Impressionist Painting versus Petit Point

Years ago, when I gardened professionally,  I use to work for someone whose attention to detail and fussiness was legendary. But while he huffed and puffed over the fineness of the tilth in certain areas of the garden, there would be towering mounds of seeding rosebay willowherb upwind elsewhere.

This for me was plainly a nonsense. There was after all no way that we could ever get control of the garden unless we prioritized.

We reached a kind of modus vivendi and would both fight and win some battles and not others. It was a ‘fun’  working relationship! In our better times we would joke that my approach to the garden was:

And his approach was:

Monet’s finest daub and squint stuff, versus spinsterish, nit pickingly fine embroidery with microscopically small stitches.

One of the great things about getting older is that you have the experience and the natural expectation to be able to make the decisions. You find your own power base and paint your own picture in your own style

Moving on further still from head gardener to garden designer, has meant that one can advise on laying out a landscape so that it is practical for the client to maintain both short and long term. We can also advise on maintenance schedules to ensure that our vision for the client and their own dreams become a conjoined reality. And frankly the realization of a landscape which is entirely appropriate to the clients and their pleasure is one of the great rewards of the job!

In private time, gardening purely and simply for my pleasure means that I now have the ultimate control of a substantial garden! I still maintain that the key to a large garden is the broad brush approach. But now I can practise what I preach without any compromises.

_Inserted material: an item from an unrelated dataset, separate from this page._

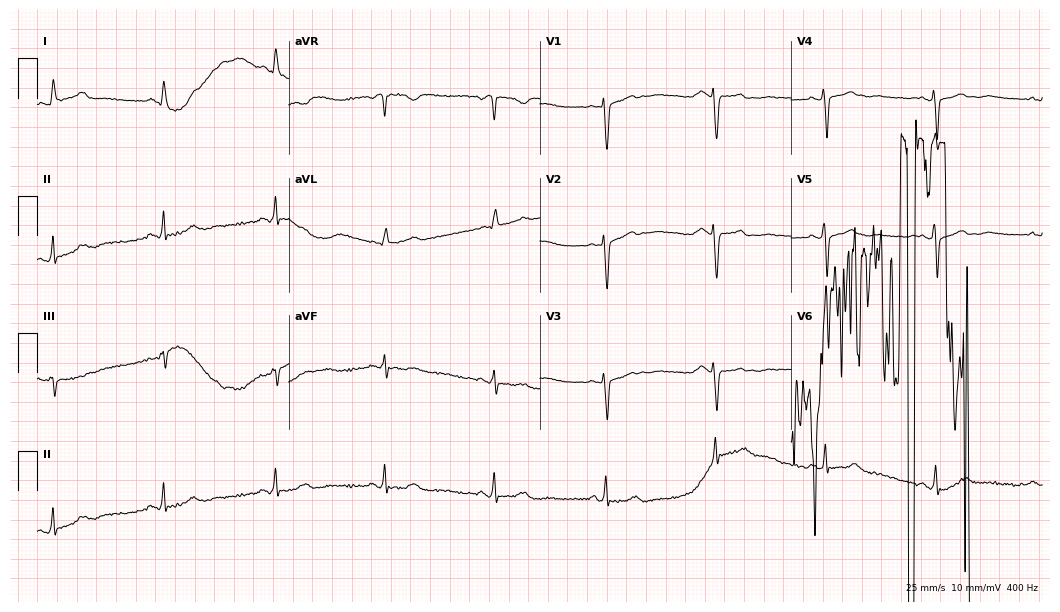
12-lead ECG from a female, 70 years old. Screened for six findings — first-degree AV block, right bundle branch block, left bundle branch block, sinus bradycardia, atrial fibrillation, sinus tachycardia — none is recorded.

Of course this approach has implications for the garden. My standard is rougher. I don’t produce a fine tilth! Which of course is just a perfect seed bed for weeds.

I don’t even try to get rid of all the roots of perennial weeds. If I did that they would be seeding at the other end of the garden! I am apt to rip the tops of weeds to stop seeding. I mulch as though to save my life. Leaf mould is the purest mulch here and every shred of leaf is saved for this.

In borders, my drift sizes are larger than they use to be. The result is that the borders are less fussy. But, I do watch out for and preserve useful seedlings. Sometimes these spark a new idea for an area or grouping. One of something suggests: ‘Why not have seven’?

I am much more attuned to the weather. When it  changes tack, I change tack. I stop and start jobs as I choose. In 3 hours of gardening I might do three different jobs varying the effort and the muscles used. I may not finish any of them. They are still there the next day.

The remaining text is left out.